To determine the final pH for each solution, we need to use the concept of neutralization reaction between acids and bases. In a neutralization reaction, an acid reacts with a base to form water and a salt. The pH of the final solution depends on the concentrations of the acid and base used.
The pH of a solution can be calculated using the equation:
pH = -log[H+]
Where [H+] is the concentration of hydrogen ions in the solution.
Let's solve each scenario step by step:
a) In this case, you have an acid with a volume of 1.760 L and a concentration of 0.384 M, and a base with a volume of 0.834 L and a concentration of 0.724 M.
To determine the final concentration of hydrogen ions, we can use the formula:
(moles of H+ in acid) / (total volume of the solution)
moles of H+ in acid = volume of acid (L) * concentration of acid (M)

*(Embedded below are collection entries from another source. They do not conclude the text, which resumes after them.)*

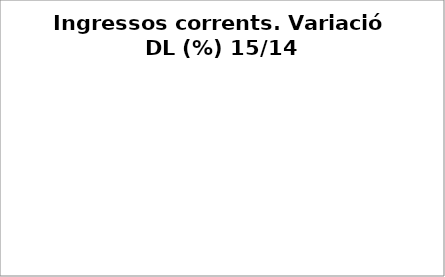
| Category | Series 0 |
|---|---|
| Impostos locals | 0.073 |
| Participació Tributs de l'Estat | 0.015 |
| Taxes i altres ingressos | 0.002 |
| Transferències corrents (exc. FCF) | 0.917 |
| Ingressos patrimonials | 0.359 |
| Ingressos corrents | 0.071 |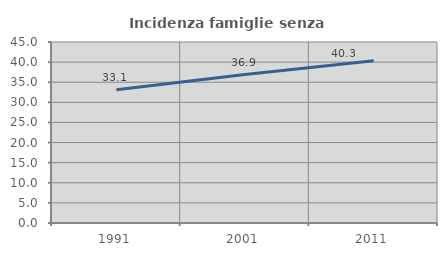
| Category | Incidenza famiglie senza nuclei |
|---|---|
| 1991.0 | 33.133 |
| 2001.0 | 36.898 |
| 2011.0 | 40.331 |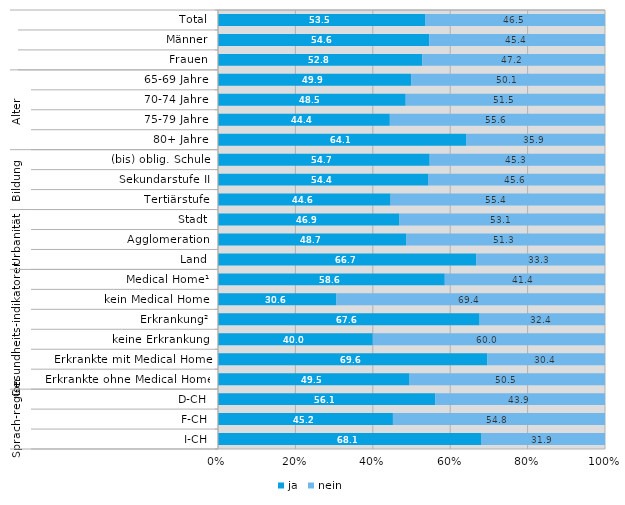
| Category | ja | nein |
|---|---|---|
| 0 | 53.5 | 46.5 |
| 1 | 54.6 | 45.4 |
| 2 | 52.8 | 47.2 |
| 3 | 49.9 | 50.1 |
| 4 | 48.5 | 51.5 |
| 5 | 44.4 | 55.6 |
| 6 | 64.1 | 35.9 |
| 7 | 54.7 | 45.3 |
| 8 | 54.4 | 45.6 |
| 9 | 44.6 | 55.4 |
| 10 | 46.9 | 53.1 |
| 11 | 48.7 | 51.3 |
| 12 | 66.7 | 33.3 |
| 13 | 58.6 | 41.4 |
| 14 | 30.6 | 69.4 |
| 15 | 67.6 | 32.4 |
| 16 | 40 | 60 |
| 17 | 69.6 | 30.4 |
| 18 | 49.5 | 50.5 |
| 19 | 56.1 | 43.9 |
| 20 | 45.2 | 54.8 |
| 21 | 68.1 | 31.9 |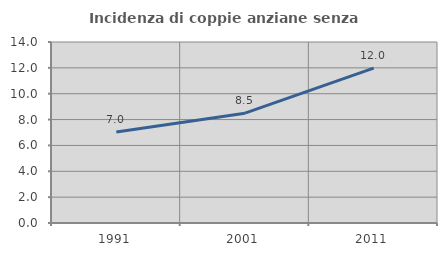
| Category | Incidenza di coppie anziane senza figli  |
|---|---|
| 1991.0 | 7.034 |
| 2001.0 | 8.492 |
| 2011.0 | 11.975 |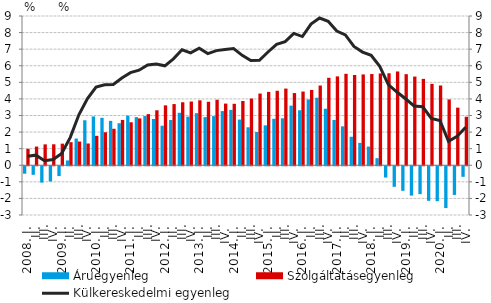
| Category | Áruegyenleg | Szolgáltatásegyenleg |
|---|---|---|
| 2008. I. | -0.45 | 0.991 |
|          II. | -0.517 | 1.126 |
|          III. | -0.986 | 1.26 |
|          IV. | -0.919 | 1.265 |
| 2009. I. | -0.594 | 1.303 |
|          II. | 0.29 | 1.392 |
|          III. | 1.61 | 1.43 |
|          IV. | 2.713 | 1.313 |
| 2010. I. | 2.944 | 1.776 |
|          II. | 2.862 | 1.99 |
|          III. | 2.676 | 2.199 |
|          IV. | 2.533 | 2.732 |
| 2011. I. | 2.989 | 2.593 |
|          II. | 2.903 | 2.826 |
|          III. | 2.968 | 3.084 |
|          IV. | 2.79 | 3.315 |
| 2012. I. | 2.384 | 3.612 |
|          II. | 2.73 | 3.689 |
|          III. | 3.163 | 3.799 |
|          IV. | 2.932 | 3.843 |
| 2013. I. | 3.14 | 3.916 |
| II. | 2.903 | 3.829 |
|          III. | 2.964 | 3.949 |
| IV. | 3.266 | 3.718 |
| 2014. I. | 3.336 | 3.706 |
| II. | 2.753 | 3.875 |
|          III. | 2.29 | 4.023 |
| IV. | 2.003 | 4.324 |
| 2015. I. | 2.406 | 4.424 |
| II. | 2.802 | 4.491 |
|          III. | 2.832 | 4.623 |
| IV. | 3.594 | 4.353 |
| 2016. I. | 3.316 | 4.444 |
| II. | 3.971 | 4.542 |
|          III. | 4.072 | 4.808 |
| IV. | 3.409 | 5.275 |
| 2017. I. | 2.731 | 5.358 |
| II. | 2.347 | 5.514 |
|          III. | 1.718 | 5.443 |
| IV. | 1.35 | 5.477 |
| 2018. I. | 1.126 | 5.5 |
| II. | 0.427 | 5.535 |
|          III. | -0.68 | 5.545 |
| IV. | -1.239 | 5.655 |
| 2019. I. | -1.482 | 5.492 |
| II. | -1.771 | 5.348 |
|          III. | -1.683 | 5.208 |
| IV. | -2.084 | 4.908 |
| 2020. I. | -2.108 | 4.811 |
| II. | -2.522 | 3.968 |
|          III. | -1.73 | 3.474 |
| IV. | -0.638 | 2.925 |

total volume of the solution = volume of acid + volume of base
moles of H+ in acid = 1.760 * 0.384
total volume of the solution = 1.760 + 0.834
Now we can calculate the concentration of hydrogen ions:
[H+] = (moles of H+ in acid) / (total volume of the solution)

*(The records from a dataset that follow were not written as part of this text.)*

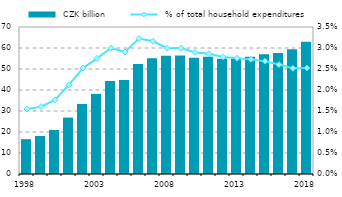
| Category |  CZK billion |
|---|---|
| 1998.0 | 16.585 |
| 1999.0 | 18.111 |
| 2000.0 | 20.957 |
| 2001.0 | 26.864 |
| 2002.0 | 33.362 |
| 2003.0 | 38.166 |
| 2004.0 | 44.311 |
| 2005.0 | 44.744 |
| 2006.0 | 52.433 |
| 2007.0 | 55.099 |
| 2008.0 | 56.288 |
| 2009.0 | 56.482 |
| 2010.0 | 55.364 |
| 2011.0 | 55.839 |
| 2012.0 | 54.936 |
| 2013.0 | 55.048 |
| 2014.0 | 55.791 |
| 2015.0 | 57.067 |
| 2016.0 | 57.652 |
| 2017.0 | 59.425 |
| 2018.0 | 62.946 |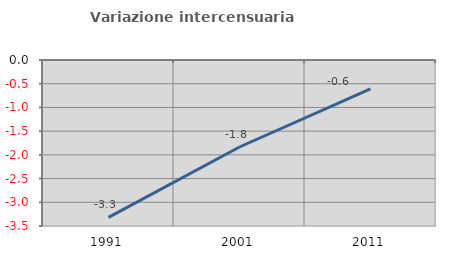
| Category | Variazione intercensuaria annua |
|---|---|
| 1991.0 | -3.318 |
| 2001.0 | -1.834 |
| 2011.0 | -0.61 |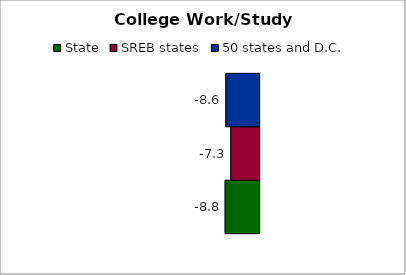
| Category | State | SREB states | 50 states and D.C. |
|---|---|---|---|
| 0 | -8.775 | -7.32 | -8.596 |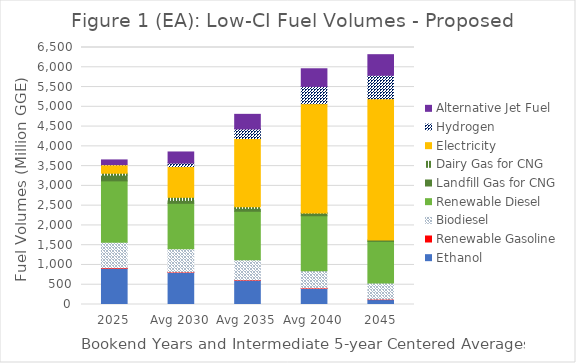
| Category | Ethanol | Renewable Gasoline | Biodiesel | Renewable Diesel | Landfill Gas for CNG | Dairy Gas for CNG | Electricity | Hydrogen | Alternative Jet Fuel |
|---|---|---|---|---|---|---|---|---|---|
| 2025 | 913.355 | 15.177 | 644.244 | 1553.802 | 145.419 | 48.452 | 213.013 | 5.314 | 117.884 |
| Avg 2030 | 809.369 | 11.253 | 586.649 | 1151.999 | 73.799 | 78.374 | 777.105 | 87.448 | 281.901 |
| Avg 2035 | 609.626 | 11.953 | 512.807 | 1223.727 | 73.799 | 42.77 | 1722.918 | 241.867 | 369.876 |
| Avg 2040 | 404.539 | 13.582 | 435.621 | 1390.493 | 67.655 | 5.281 | 2762.485 | 436.496 | 445.844 |
| 2045 | 124.439 | 10.282 | 410.443 | 1052.585 | 32.937 | 0 | 3572.892 | 592.954 | 521.812 |

Plug in the values and calculate [H+].
Finally, calculate the pH by taking the negative logarithm of [H+] using the pH equation:
pH = -log[H+]
Repeat these steps for scenarios b) to e) using the given values for volumes and concentrations of acids and bases.
Note: Make sure to use correct significant figures (three significant figures in this case) to maintain the appropriate level of precision in your final answer.